みなさんは、ウェブトゥーン(webtoon)はご覧になりますか。ウェブ(Web)と英語でマンガを意味する「Cartoon(カートゥーン)」から作られた造語ですが、マーケットが急成長しています。
近年、アニメ化、実写ドラマ化作品も続々と誕生し、日本の出版社などもウェブトゥーン事業に相次いで参入しています。そこで、今回は、日本で累計4,000万ダウンロードと、国内最大の電子コミックサービス、プラットフォームを展開するLINEマンガの責任者に、ウェブトゥーンの歴史、作品の傾向、最近のトピックスなどについて聞きました。
ウェブトゥーンとは、デジタルコミックで、現在はスマートフォンに特化した縦スクロールのフルカラーマンガのモデルを基本的には指します。一般的にウェブトゥーンのプラットフォームでは、1話から十数話程度を無料で公開し、続きは「話」単位で、有料課金や広告を見ることで読める仕組みになっています。 多くのウェブトゥーン作品が生まれている韓国では2005年にNAVERが事業を開始しましたが、実は約20年前に出版業界が縮小したため、作家たちの作品を発表する場として、NAVER WEBTOON社が始めた1つのサービスでした。同様に出版業界が縮小していたアメリカに進出して確立したエコシステムが私たちの基盤にあります。
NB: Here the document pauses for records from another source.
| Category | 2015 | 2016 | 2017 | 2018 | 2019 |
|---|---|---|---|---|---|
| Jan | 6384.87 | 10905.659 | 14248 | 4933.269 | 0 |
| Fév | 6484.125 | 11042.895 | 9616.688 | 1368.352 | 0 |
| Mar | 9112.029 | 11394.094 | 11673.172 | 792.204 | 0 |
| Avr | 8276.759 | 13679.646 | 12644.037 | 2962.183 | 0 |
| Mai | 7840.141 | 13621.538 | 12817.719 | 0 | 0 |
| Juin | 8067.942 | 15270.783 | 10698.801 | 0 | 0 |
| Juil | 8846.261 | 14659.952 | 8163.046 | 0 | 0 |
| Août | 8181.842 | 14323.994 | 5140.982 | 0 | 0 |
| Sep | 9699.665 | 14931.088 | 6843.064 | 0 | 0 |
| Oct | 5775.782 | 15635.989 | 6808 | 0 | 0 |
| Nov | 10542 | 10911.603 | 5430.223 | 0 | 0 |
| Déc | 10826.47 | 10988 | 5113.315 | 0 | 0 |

近年、大きく伸びている理由は、スマホにコンテンツがあふれ、可処分時間の奪い合いが起きているなかで、「どれだけ気楽にマンガというコンテンツを楽しめるか」という文脈で、今の時代にあっているからでしょう。コロナ禍での巣ごもり需要も大きかったですね。日本では2022年がウェブトゥーン元年といわれていて、私たちの数字から見ても、本格化した年だと感じます。もともとマンガを作っていた大手出版社だけでなく、ソーシャルゲームで成功したIT企業など、参入する会社が一気に増えました。
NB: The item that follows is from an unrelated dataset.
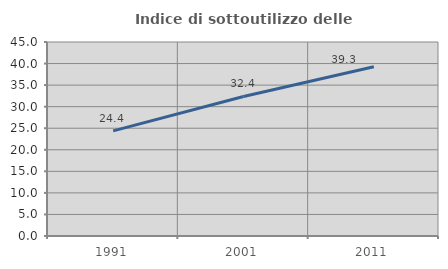
| Category | Indice di sottoutilizzo delle abitazioni  |
|---|---|
| 1991.0 | 24.375 |
| 2001.0 | 32.367 |
| 2011.0 | 39.256 |

これまでのマンガとの違いでいうと、グローバルで流行しているところです。もちろん、日本の人気マンガ作品が世界でヒットするケースはこれまでもあったのですが、あくまでも日本のマンガ好きの限定層で、そのパイはあまり増えていません。一方で、ウェブトゥーンが現れた時代背景として、世界中でスマホが普及し、いわゆるスナックカルチャー的に読まれ始めた点に大きな違いがあります。このような変化が起きたことで、以前、私たちのような電子書籍のプラットフォーマーが販売していたコンテンツは基本的に日本の作家、出版社のものだけだったのですが、海外の作家が描いた作品が日本でも販売できるようになったわけです。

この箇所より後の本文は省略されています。